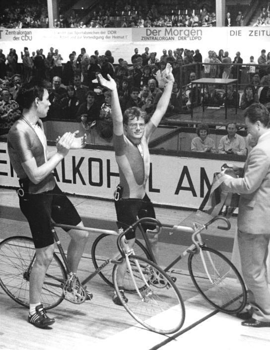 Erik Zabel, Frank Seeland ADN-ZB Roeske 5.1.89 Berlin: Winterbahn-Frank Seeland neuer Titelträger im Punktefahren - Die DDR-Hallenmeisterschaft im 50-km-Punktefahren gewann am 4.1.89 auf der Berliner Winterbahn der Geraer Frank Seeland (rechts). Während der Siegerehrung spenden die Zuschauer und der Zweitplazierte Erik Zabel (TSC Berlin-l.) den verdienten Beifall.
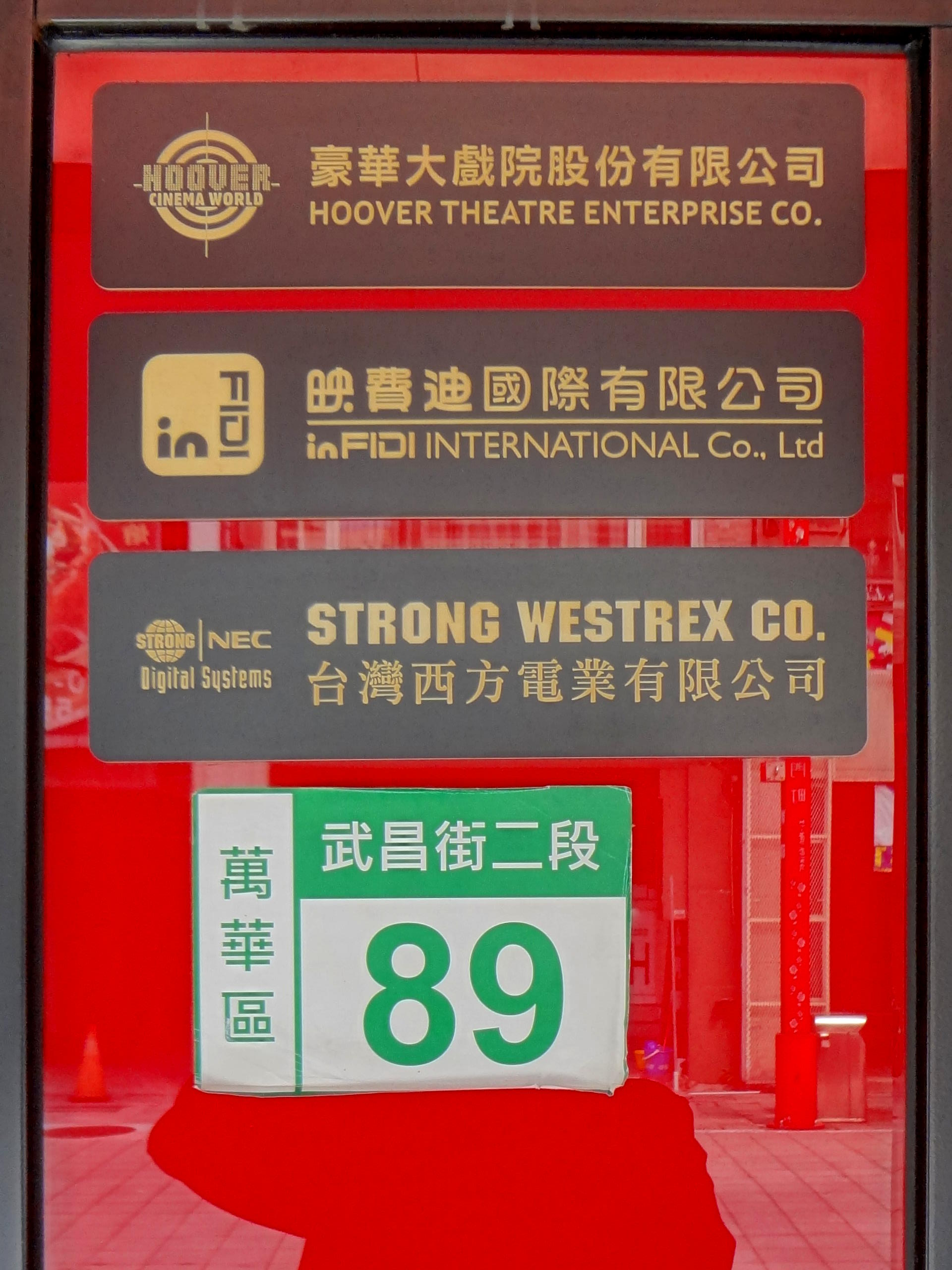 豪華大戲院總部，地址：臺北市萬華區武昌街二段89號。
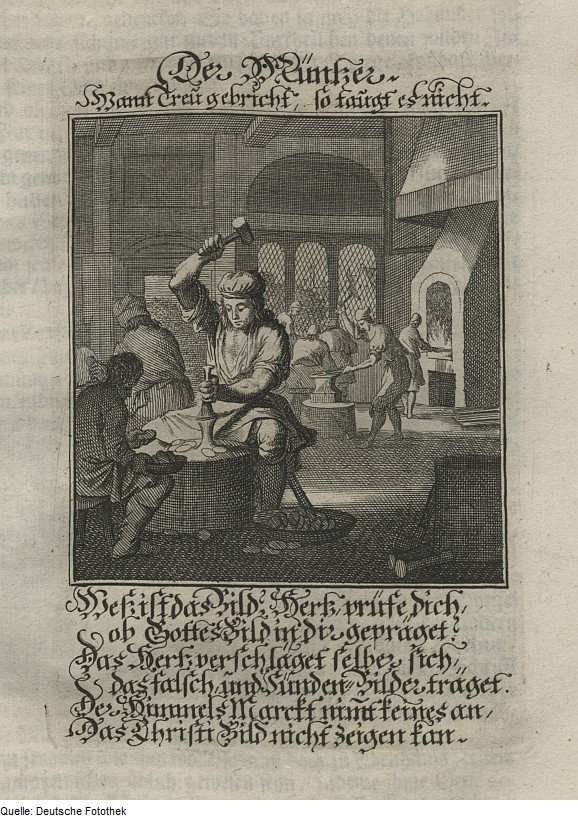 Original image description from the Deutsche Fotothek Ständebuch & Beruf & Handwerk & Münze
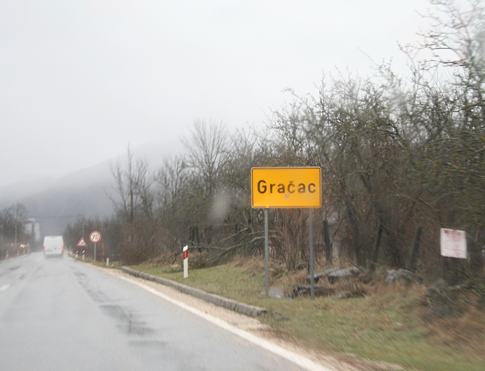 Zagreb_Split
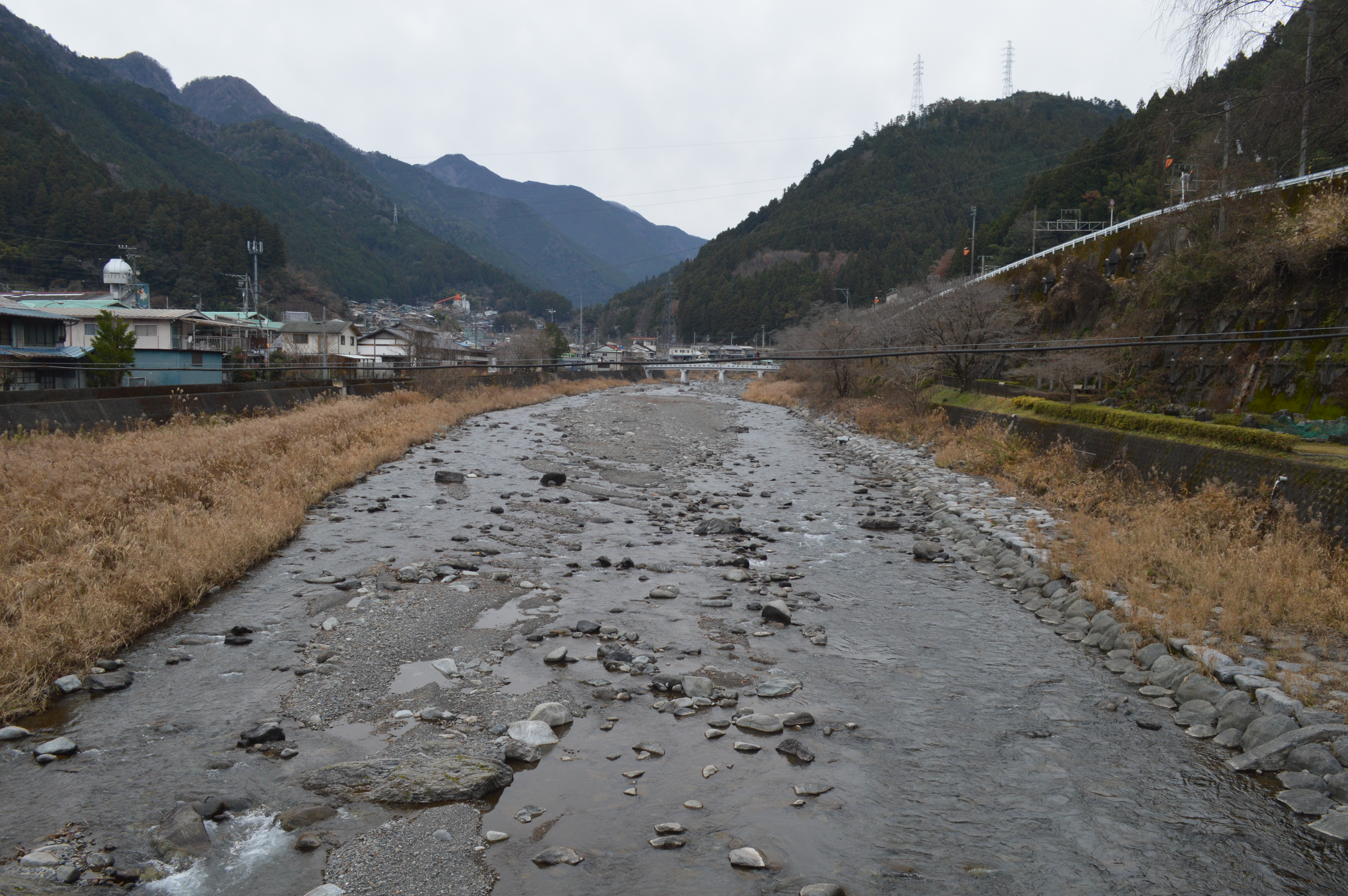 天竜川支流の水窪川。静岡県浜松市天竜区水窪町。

+ + + + + + +

**WORK TO COMPLETE:** Take the lines from the one containing "Original image description" through the last line of the listing and repeat them exactly. Omit the pictures.

**TASK RESULT:**
 Original image description from the Deutsche Fotothek Ständebuch & Beruf & Handwerk & Münze
 Zagreb_Split
 天竜川支流の水窪川。静岡県浜松市天竜区水窪町。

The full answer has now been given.